In [0]:
from pyspark.sql.window import Window
from pyspark.sql.types import *
from pyspark.sql.functions import *
from pyspark.sql import *

# **SCD - 1**

In [0]:
old_data = [("user1",100),("user2",200)]

# create a dataframe
old_df = spark.createDataFrame(old_data, ["user","sales"])

# create a delta table -- first Time
old_df.write.format("delta").mode("overwrite").save("/FileStore/delta/Users")

# new data
new_data = [("user3",500),("user2",400)]

new_df = spark.createDataFrame(new_data, ["user","sales"])

from delta.tables import DeltaTable

# create a object of delta table to do advanced operation on the table
delta_tbl = DeltaTable.forPath(spark, "/FileStore/delta/Users")

# Perform upsert/merge on top of delta_table to avoid data corruption
delta_tbl.alias("target").merge(new_df.alias("source"), "target.user = source.user") \
                        .whenMatchedUpdate(set = {"sales": "source.sales"}) \
                        .whenNotMatchedInsert(values = {"user":"source.user",
                                                        "sales":"source.sales"}) \
                        .execute()

# Read delta table data
result_df = spark.read.format("delta").load("/FileStore/delta/Users")

result_df.display()

# **SCD - 2**

SCD - 2 
Steps: 
-         Step 1: Created a dataframe as source and loaded in delta table 
-         Step 2: In real time we'll have 2 more column start date and end date in table where start date will be filled by current date,
-                 as we are doing on some dummy data, so instead of taking them in old data adding them during dataframe creation
-         Step 3: We'll create another dataframe for new set data 
-         Step 4: Create a delta table object to perform any advance action on it:
>                                If our delta table is saved on file based then use DeltaTable.forPath()
>                                If our delta table is saved as sql managed table then DeltaTable.forName()
-         Step 5: Now apply operations on it 

**DATA CHECK**

In [0]:
%sql

select * from customer_table_scd2

**CREATE DELTA TABLE FROM OLD DATASET**

In [0]:
old_data = [("cust1","Oin","Kolkata"),("cust2","Kou","Contai")]

# create a dataframe
old_df = spark.createDataFrame(old_data, ["cust_id","name","address"]) \
              .withColumn("start_date", current_date()) \
              .withColumn("end_date", lit(None).cast("date")) \
              .withColumn("flag",lit("Y"))

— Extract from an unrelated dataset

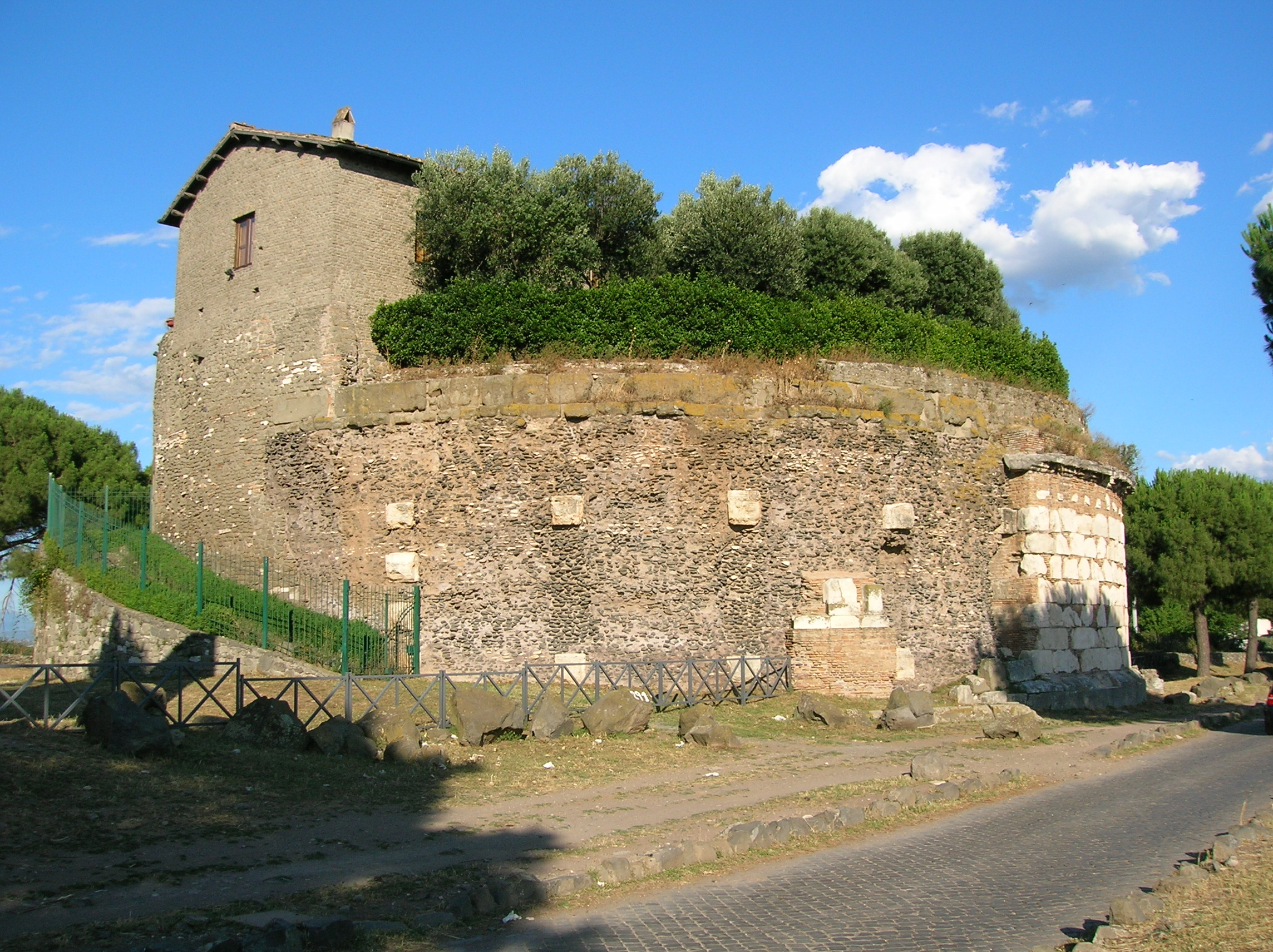 Appia antica, casolare su mausoleo di età romana

# create a delta table -- first Time
old_df.write.format("delta").mode("overwrite").saveAsTable("customer_table_scd2")

**NEW INCOMING DATA**

In [0]:
new_data = [("cust1","Oin","Pune","2025-05-25"),("cust3","Ree","Bagnan","2025-05-25")]

# create a dataframe
new_df = spark.createDataFrame(new_data, ["cust_id","name","address","update_dt"]) \
            .withColumn("update_dt",col("update_dt").cast("date"))

new_df.display()

FOR TESTING SCD FUNCTIONALITY CREATE DIFF DATASET

In [0]:
new_data = [("cust1","Oin","Kolkata","2025-05-27")]

# create a dataframe
new_df1 = spark.createDataFrame(new_data, ["cust_id","name","address","update_dt"]) \
            .withColumn("update_dt",col("update_dt").cast("date"))

new_df1.display()

**PERFORM SCD - 2**

USING PYSPARK CODE FOR UPDATE EXISTING RECORD AND BRAND NEW RECORD

In [0]:
from delta.tables import DeltaTable

delta_table_scd2 = DeltaTable.forName(spark, "customer_table_scd2")

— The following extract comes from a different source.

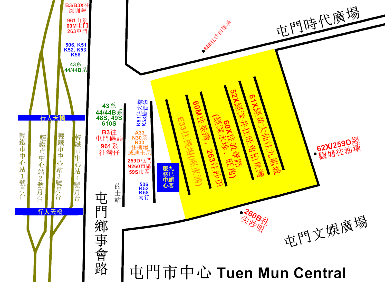 中文（香港）: 屯門市中心巴士總站的平面圖

delta_table_scd2.alias("Target") \
        .merge(new_df.alias("Source"), "Source.cust_id == Target.cust_id and Target.flag = 'Y' and Target.end_date is null") \
        .whenMatchedUpdate(
            condition = "Target.address != Source.address",
            set = {
                "end_date" : col("Source.update_dt").cast("date"),
                "flag" : lit("N")
            }
        ) \
        .whenNotMatchedInsert(
            values = {
                "cust_id" : col("Source.cust_id"),
                "name" : col("Source.name"),
                "address" : col("Source.address"),
                "start_date" : col("Source.update_dt"),
                "end_date" : lit(None).cast("date"),
                "flag" : lit("Y")
            }
        ) \
        .execute()

USING SQL CODE FOR UPDATE EXISTING RECORD AND BRAND NEW RECORD

In [0]:
new_df.createOrReplaceTempView("new_source")
new_df1.createOrReplaceTempView("new_source")

In [0]:
%sql
merge into customer_table_scd2 as target
using new_source as source
on target.cust_id = source.cust_id and target.flag = 'Y' and isnull(target.end_date)

when matched then
update
set 
target.end_date = source.update_dt,
target.flag = 'N'

when not matched then
insert (cust_id,name,address,start_date,end_date,flag)
values (source.cust_id,source.name,source.address,source.update_dt,null,'Y')

In [0]:
%sql
insert into customer_table_scd2(cust_id,name,address,start_date,end_date,flag) 
select
  s.cust_id,
  s.name,
  s.address,
  s.update_dt,
  null as end_date,
  'Y' as flag
from new_source s
join customer_table_scd2 t
on s.cust_id = t.cust_id
where  s.address <> t.address
and t.flag = 'N'

In [0]:
%sql
DESCRIBE HISTORY customer_table_scd2

In [0]:
%sql
RESTORE customer_table_scd2 TO VERSION AS OF 26